The different performances on three types of complexes are consistent with the previous findings that the interface of antigen-antibody complex is usually small and has a poor shape complementarity. Therefore, their near-native hits are often within the low-ranking predictions. Accordingly, for post-docking purposes, if the computing resource is limited, it is suggested that the top 100 predictions are kept for EI complexes while the top 1000 predictions are retained for AA and OT complexes, which correspond to a success rate of about 50% in the present LSC-based docking. However, if possible, considering the all 4392 predictions is recommended.

Conclusions

We have developed a new pairwise shape complementarity scoring function to take into account the effects of long-range interactions in protein-protein docking.
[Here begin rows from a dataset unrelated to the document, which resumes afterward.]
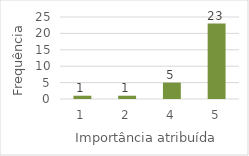
| Category | Series 0 |
|---|---|
| 1.0 | 1 |
| 2.0 | 1 |
| 4.0 | 5 |
| 5.0 | 23 |
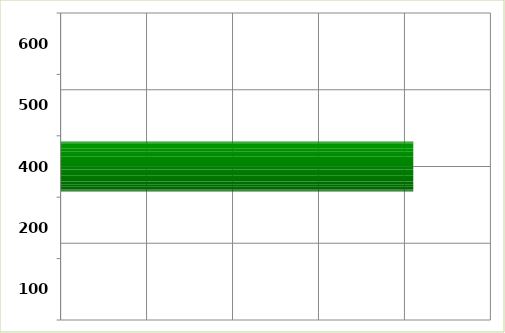
| Category | Series 0 |
|---|---|
| 100.0 | 0 |
| 200.0 | 0 |
| 400.0 | 2051347 |
| 500.0 | 0 |
| 600.0 | 0 |
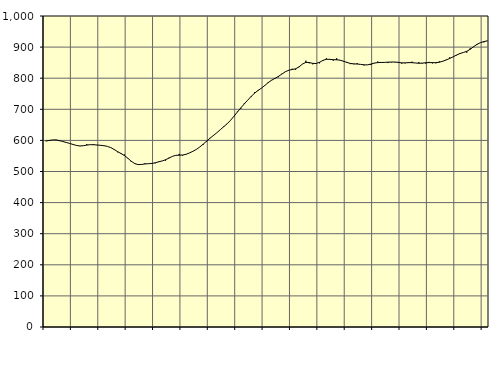
| Category | Piggar | Series 1 |
|---|---|---|
| nan | 598.3 | 597.73 |
| 87.0 | 599.3 | 599.8 |
| 87.0 | 601.6 | 601.44 |
| 87.0 | 602.3 | 601.44 |
| nan | 597.8 | 599.35 |
| 88.0 | 597.2 | 596.42 |
| 88.0 | 592.2 | 593.41 |
| 88.0 | 589.8 | 590.28 |
| nan | 586.1 | 586.9 |
| 89.0 | 583.1 | 583.73 |
| 89.0 | 581.6 | 582.11 |
| 89.0 | 582.5 | 582.89 |
| nan | 587.6 | 584.95 |
| 90.0 | 586.4 | 586.24 |
| 90.0 | 588 | 586.08 |
| 90.0 | 584.8 | 585.22 |
| nan | 584.7 | 584.22 |
| 91.0 | 583.3 | 582.96 |
| 91.0 | 580.8 | 580.83 |
| 91.0 | 576.3 | 576.88 |
| nan | 569.7 | 570.65 |
| 92.0 | 561.8 | 563.82 |
| 92.0 | 556.4 | 557.83 |
| 92.0 | 554.6 | 551.25 |
| nan | 543.5 | 542.61 |
| 93.0 | 530.5 | 532.94 |
| 93.0 | 526.5 | 525.47 |
| 93.0 | 521.6 | 522.25 |
| nan | 523.3 | 522.67 |
| 94.0 | 526.2 | 524.27 |
| 94.0 | 524.9 | 525.11 |
| 94.0 | 524.2 | 525.85 |
| nan | 526.4 | 528.05 |
| 95.0 | 532 | 531.08 |
| 95.0 | 533.9 | 533.89 |
| 95.0 | 535 | 537.7 |
| nan | 544.2 | 543.05 |
| 96.0 | 548.7 | 548.61 |
| 96.0 | 551.6 | 551.94 |
| 96.0 | 556.6 | 552.55 |
| nan | 551.3 | 552.97 |
| 97.0 | 555.7 | 555.3 |
| 97.0 | 559.3 | 559.68 |
| 97.0 | 565.2 | 564.92 |
| nan | 570.7 | 570.93 |
| 98.0 | 578.9 | 578.72 |
| 98.0 | 585.7 | 587.91 |
| 98.0 | 595.9 | 597.51 |
| nan | 608.1 | 607.21 |
| 99.0 | 614.5 | 615.82 |
| 99.0 | 624.8 | 624.74 |
| 99.0 | 634.4 | 634.42 |
| nan | 645.5 | 644.03 |
| 0.0 | 653.7 | 653.53 |
| 0.0 | 664.4 | 664.64 |
| 0.0 | 678.5 | 677.67 |
| nan | 692.6 | 691.25 |
| 1.0 | 701.7 | 704.56 |
| 1.0 | 719 | 717.16 |
| 1.0 | 729.4 | 729.34 |
| nan | 739.3 | 741.11 |
| 2.0 | 754.9 | 751.66 |
| 2.0 | 759.1 | 760.25 |
| 2.0 | 767.5 | 767.85 |
| nan | 775.8 | 776.56 |
| 3.0 | 787.8 | 785.9 |
| 3.0 | 794.4 | 793.52 |
| 3.0 | 798.3 | 799.54 |
| nan | 803.2 | 805.87 |
| 4.0 | 814.2 | 813.28 |
| 4.0 | 821.4 | 820.7 |
| 4.0 | 826.4 | 825.61 |
| nan | 830.4 | 827.93 |
| 5.0 | 827.1 | 830.23 |
| 5.0 | 835.4 | 836.47 |
| 5.0 | 845.8 | 845.36 |
| nan | 856.2 | 850.79 |
| 6.0 | 847.8 | 850.47 |
| 6.0 | 844.7 | 847.64 |
| 6.0 | 847.8 | 847.23 |
| nan | 847.9 | 851.25 |
| 7.0 | 858.4 | 857.22 |
| 7.0 | 864 | 860.79 |
| 7.0 | 859.5 | 860.62 |
| nan | 856.5 | 859.51 |
| 8.0 | 864 | 859.17 |
| 8.0 | 858.4 | 857.94 |
| 8.0 | 853.3 | 854.61 |
| nan | 852.3 | 850.62 |
| 9.0 | 845.2 | 847.44 |
| 9.0 | 844.9 | 846.14 |
| 9.0 | 848.2 | 845.55 |
| nan | 844.4 | 844.45 |
| 10.0 | 841.2 | 842.96 |
| 10.0 | 843.2 | 842.89 |
| 10.0 | 842.2 | 845.38 |
| nan | 849.2 | 848.45 |
| 11.0 | 853.5 | 850.21 |
| 11.0 | 849.5 | 850.63 |
| 11.0 | 851.4 | 850.84 |
| nan | 848.7 | 851.53 |
| 12.0 | 850.9 | 852.08 |
| 12.0 | 851.1 | 851.96 |
| 12.0 | 852.3 | 850.78 |
| nan | 846.9 | 849.37 |
| 13.0 | 847.9 | 849.32 |
| 13.0 | 851.7 | 850.09 |
| 13.0 | 853 | 849.99 |
| nan | 849.1 | 848.9 |
| 14.0 | 851.4 | 848.04 |
| 14.0 | 847.3 | 848.48 |
| 14.0 | 847.1 | 849.71 |
| nan | 852.4 | 850.24 |
| 15.0 | 847.7 | 850.02 |
| 15.0 | 848 | 849.92 |
| 15.0 | 854 | 851.39 |
| nan | 853.9 | 854.53 |
| 16.0 | 859.7 | 858.67 |
| 16.0 | 866.7 | 863.35 |
| 16.0 | 868.7 | 868.54 |
| nan | 873.2 | 874.39 |
| 17.0 | 880.9 | 879.23 |
| 17.0 | 882.9 | 882.59 |
| 17.0 | 882.1 | 886.43 |
| nan | 896.1 | 892.9 |
| 18.0 | 900.1 | 901.27 |
| 18.0 | 907.2 | 908.93 |
| 18.0 | 914.6 | 914.34 |
| nan | 915.3 | 917.66 |
| 19.0 | 919.2 | 920.19 |
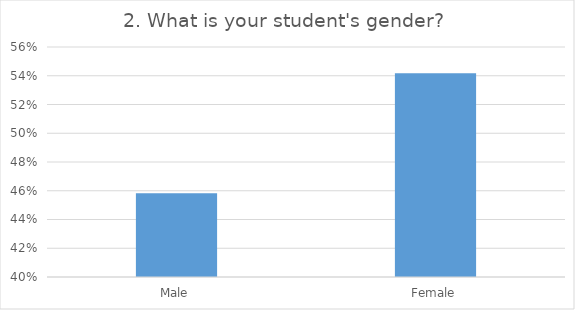
| Category | 2. What is your student's gender?  |
|---|---|
| Male | 0.458 |
| Female | 0.542 |
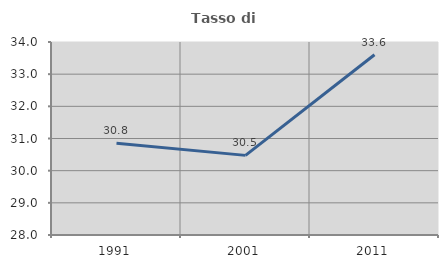
| Category | Tasso di occupazione   |
|---|---|
| 1991.0 | 30.849 |
| 2001.0 | 30.475 |
| 2011.0 | 33.604 |
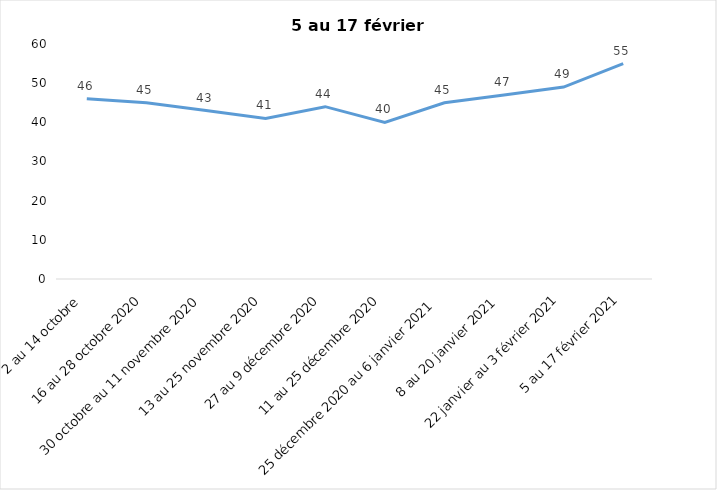
| Category | Toujours aux trois mesures |
|---|---|
| 2 au 14 octobre  | 46 |
| 16 au 28 octobre 2020 | 45 |
| 30 octobre au 11 novembre 2020 | 43 |
| 13 au 25 novembre 2020 | 41 |
| 27 au 9 décembre 2020 | 44 |
| 11 au 25 décembre 2020 | 40 |
| 25 décembre 2020 au 6 janvier 2021 | 45 |
| 8 au 20 janvier 2021 | 47 |
| 22 janvier au 3 février 2021 | 49 |
| 5 au 17 février 2021 | 55 |
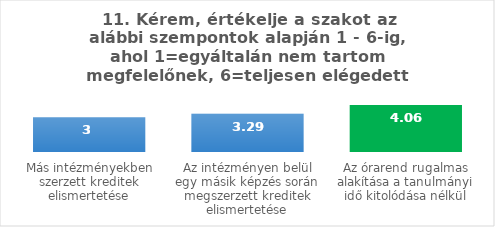
| Category | Series 0 |
|---|---|
| Más intézményekben szerzett kreditek elismertetése | 3 |
| Az intézményen belül egy másik képzés során megszerzett kreditek elismertetése | 3.29 |
| Az órarend rugalmas alakítása a tanulmányi idő kitolódása nélkül | 4.06 |
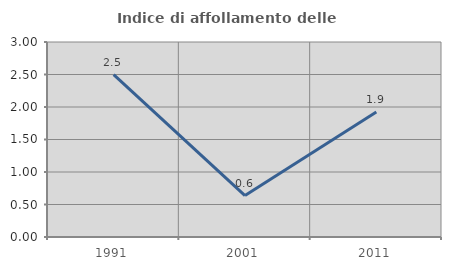
| Category | Indice di affollamento delle abitazioni  |
|---|---|
| 1991.0 | 2.497 |
| 2001.0 | 0.637 |
| 2011.0 | 1.923 |
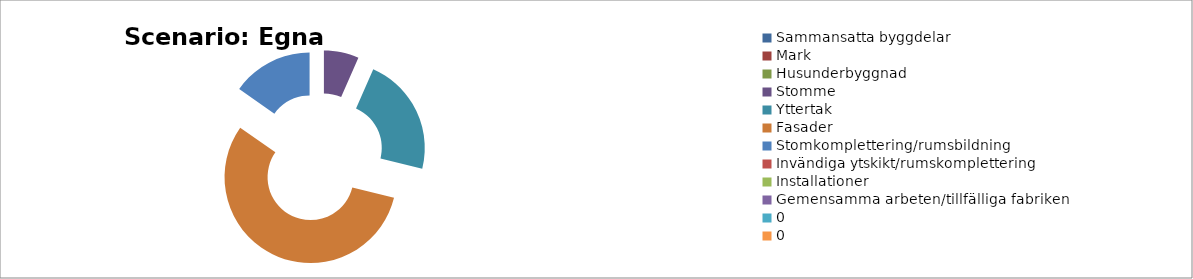
| Category | Scenario: Egna val |
|---|---|
| Sammansatta byggdelar | 0 |
| Mark | 0 |
| Husunderbyggnad | 0 |
| Stomme | 4.54 |
| Yttertak | 15.43 |
| Fasader | 38.62 |
| Stomkomplettering/rumsbildning | 10.55 |
| Invändiga ytskikt/rumskomplettering | 0 |
| Installationer | 0 |
| Gemensamma arbeten/tillfälliga fabriken | 0 |
| 0 | 0 |
| 0 | 0 |
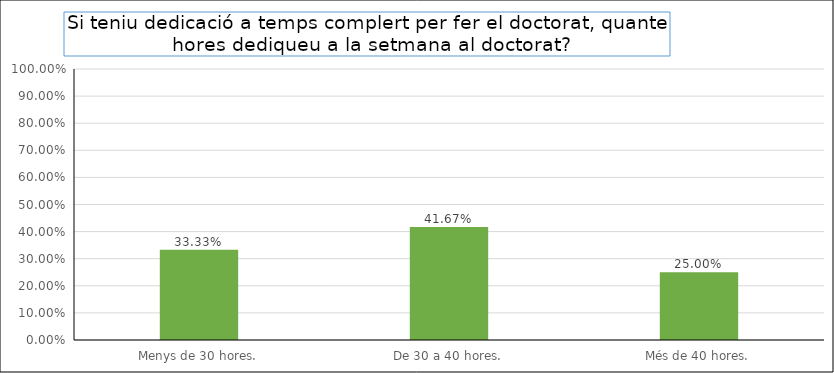
| Category | Series 0 |
|---|---|
| Menys de 30 hores. | 0.333 |
| De 30 a 40 hores. | 0.417 |
| Més de 40 hores. | 0.25 |

The protein grid is divided into a protein core, a near-surface layer, a surface layer and outside space for the long-range shape-based scoring (LSC) function. The repulsion component for the near-surface layer is the sum of the contributions of neighboring core atoms in the protein, and the favorable component for the surface layer comes from the near-surface and core atoms. Our FFT-based docking program with LSC was extensively tested on the protein docking benchmark 4.0 by the Weng group for both bound docking and unbound docking. Compared to other four shape-based docking programs, ZDOCK 2.1, MolFit, GRAMM, and FTDock, our LSC significantly improved the docking performance in both the success rate and the average number of hits. The significantly better performance of LSC compared to other shape-based scoring functions for bound and unbound docking suggests the accuracy and robustness of our method in characterizing shape complementarity. The different performances on three types of complexes (AA, EI, and OT) are consistent with the previous findings. It is suggested that if the computing resource is limited, the top 100 predictions are kept for EI complexes while the top 1000 predictions are retained for AA and OT complexes for post-docking processes, though using all the 4392 binding modes are recommended if possible.